L’ambientalismo sannita sta animando il dibattito civile sia sull’ampio versante molisano, che nell’ambito della contigua provincia di Benevento. I temi sul tappeto, molteplici e complessi, stanno sensibilizzando, infatti, le istituzioni politiche e sociali. In tal senso, la Consulta del Matese, recependo le legittime istanze del Comitato regionale di Legambiente Molise, dell’istituenda sezione di Italia Nostra Tammaro, dell’associazione scientifica Sigea, del Comitato direttivo del Cai Molise, dell’associazione Falco Bojano, del gruppo dirigente del Wwf Molise, nonché dell’associazione territorialista Togo Bozzi, ha inviato una missiva al Ministro dell’Ambiente Sergio Costa, diretta ad articolare un confronto urgente sull’applicazione della legge istitutiva del Parco Nazionale.

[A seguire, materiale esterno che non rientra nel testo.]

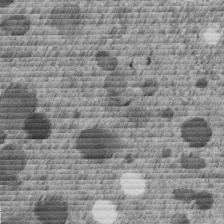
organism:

Il documento, condiviso da tutte le associazioni matesine, tra cui le organizzazioni volontaristiche dell’area piedimontese, ha rappresentato un atto democratico significativo, capace di evidenziare, anche alle giunte regionali campane e molisane, l’esigenza di non perdere ulteriori opportunità finanziarie, programmatiche e sociali destinate ai contesti comprensoriali. Allo stesso tempo, è proseguita l’opera della Sezione di Italia Nostra Molise che, oltre a promuovere sensibilmente la Cultura del Paesaggio molisano, ha focalizzato l’attenzione sulla necessaria valorizzazione del Tartufo Pentro, in quanto straordinario elemento identitario. Di riflesso, non sono mancati gli approfondimenti archeologici dell’associazione Cuore Sannita, come pure i numerosi programmi naturalistici, sportivi ed escursionistici delle qualificate associazioni locali. Un turbinio di progetti solidaristici, chiaramente a costo zero per l’erario, che meritano, sulla base degli studi perimetrali presentati dall’I.S.P.R.A., il via libera dalle istituzioni regionali e nazionali, affinché le popolazioni matesine possano valorizzare, finalmente, i propri prodotti agricoli, in uno ai patrimoni storici, artistici e culturali dell’antico Tifernus, atteso che il Parlamento della Repubblica, con la legge di Bilancio del 2017, ha istituito e finanziato sia l’organismo interregionale del Matese, sia il nuovo Ente territoriale di Portofino. A tal fine le popolazioni liguri hanno, fermamente, condannato la melina politica regionale, sottolineando che il valore economico e sociale dell’atto legislativo nazionale non va deprezzato. Anche in tale ottica, il Comitato scientifico di Legambiente Molise ha promosso, in armonia con l’Università degli Studi del capoluogo murattiano, una giornata di studio sull’importanza sostenibile della risorsa idrica regionale.

Tale confronto tematico si terrà il prossimo 17 dicembre presso l’ateneo molisano, al fine di tratteggiare il cambiamento climatico dal punto di vista scientifico. In effetti, le forti ed incostanti piovosità del futuro determineranno da un lato l’acuirsi del ruscellamento, con le consequenziali criticità idrogeologiche, dall’altro la diminuzione della risorsa destinata alla ricarica delle riserve idriche sotterranee. Per tali ragioni, il prezioso bacino idrografico del Matese rappresenterà una grande risorsa per l’intero territorio e sarà l’architrave sostenibile per la territorialità agricola sannita. Forte di tutto quanto innanzi, il Parco Nazionale del Matese costituirà un vero e proprio argine al degrado contemporaneo.